Task: Leaving out the images, transcribe every record below exactly.
*** Opening Input material ***
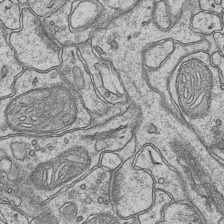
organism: Mouse
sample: CA1 Hippocampus
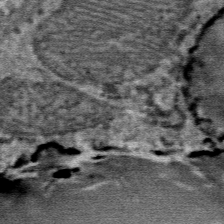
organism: Mouse
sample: Mouse Salivary gland
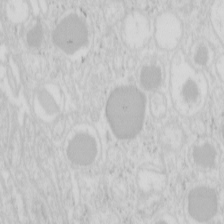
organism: Mouse
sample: Pancreas
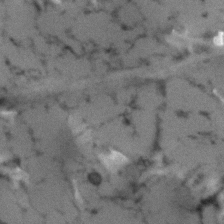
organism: Human
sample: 1205lu cells
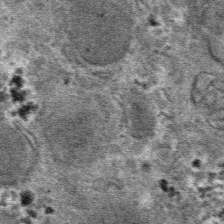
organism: Mouse
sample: Mouse hepatocytes
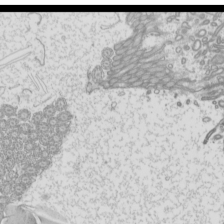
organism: Mouse
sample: Cilia; mouse epididymis
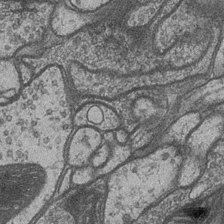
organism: Drosophila
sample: Optic medulla
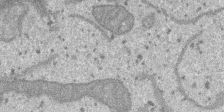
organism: Human
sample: Lung epithelial cells infected with SARS-CoV-2
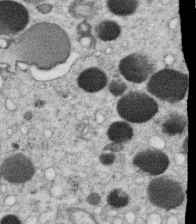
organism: C. elegans
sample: C. elegans oocyte; sperm cells
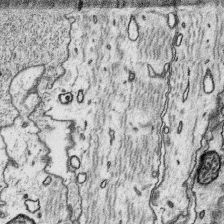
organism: Platynereis dumerilii
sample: Parapodia
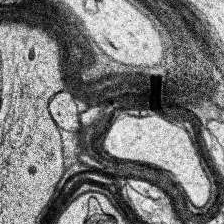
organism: Human
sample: Temporal Lobe
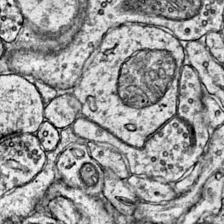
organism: Mouse
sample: Primary visual cortex
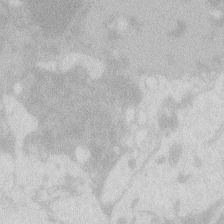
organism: Zebrafish
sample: Macrophage
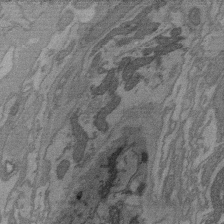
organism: C. elegans
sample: AFD neurons C. elegans
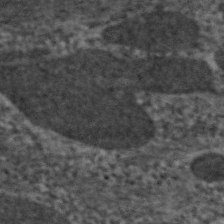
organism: C. elegans
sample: Pharynx
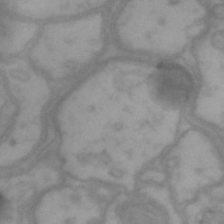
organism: Drosophila
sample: Brain
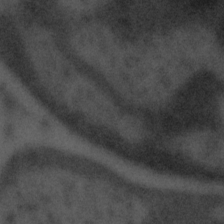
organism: Tuwongella immobilis
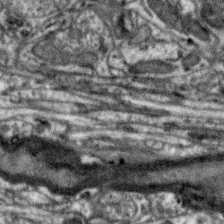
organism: Zebra finch
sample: Brain
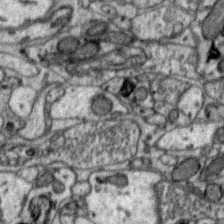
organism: Zebra finch
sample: Brain
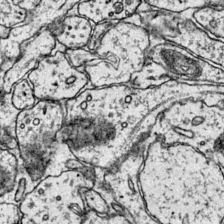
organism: Mouse
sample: Primary visual cortex
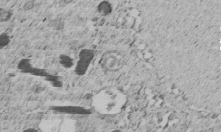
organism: C. elegans
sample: C. elegans embryo early stage
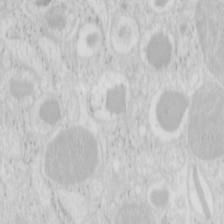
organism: Mouse
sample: Pancreas
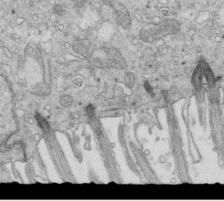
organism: Mouse
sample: Multiciliated cells
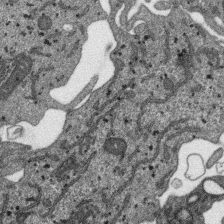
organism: Human
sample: Lung epithelial cells infected with SARS-CoV-2
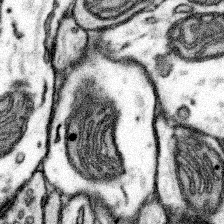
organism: Mouse
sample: Somatosensory cortex neuropil
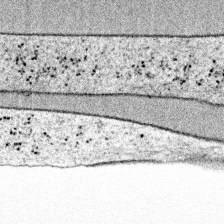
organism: Human
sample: HeLa cells
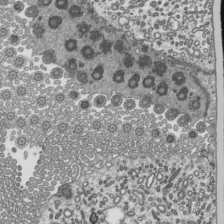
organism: Mouse
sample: Mouse epididymis efferent ductule cilia
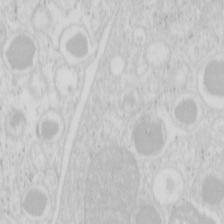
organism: Mouse
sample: Pancreas
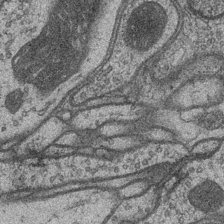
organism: Drosophila
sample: Optic medulla
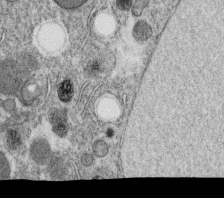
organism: C. elegans
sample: C. elegans oocyte; sperm cells
*** Closing Input material ***
Exercise solution:
organism: Mouse
sample: CA1 Hippocampus
organism: Mouse
sample: Mouse Salivary gland
organism: Mouse
sample: Pancreas
organism: Human
sample: 1205lu cells
organism: Mouse
sample: Mouse hepatocytes
organism: Mouse
sample: Cilia; mouse epididymis
organism: Drosophila
sample: Optic medulla
organism: Human
sample: Lung epithelial cells infected with SARS-CoV-2
organism: C. elegans
sample: C. elegans oocyte; sperm cells
organism: Platynereis dumerilii
sample: Parapodia
organism: Human
sample: Temporal Lobe
organism: Mouse
sample: Primary visual cortex
organism: Zebrafish
sample: Macrophage
organism: C. elegans
sample: AFD neurons C. elegans
organism: C. elegans
sample: Pharynx
organism: Drosophila
sample: Brain
organism: Tuwongella immobilis
organism: Zebra finch
sample: Brain
organism: Zebra finch
sample: Brain
organism: Mouse
sample: Primary visual cortex
organism: C. elegans
sample: C. elegans embryo early stage
organism: Mouse
sample: Pancreas
organism: Mouse
sample: Multiciliated cells
organism: Human
sample: Lung epithelial cells infected with SARS-CoV-2
organism: Mouse
sample: Somatosensory cortex neuropil
organism: Human
sample: HeLa cells
organism: Mouse
sample: Mouse epididymis efferent ductule cilia
organism: Mouse
sample: Pancreas
organism: Drosophila
sample: Optic medulla
organism: C. elegans
sample: C. elegans oocyte; sperm cells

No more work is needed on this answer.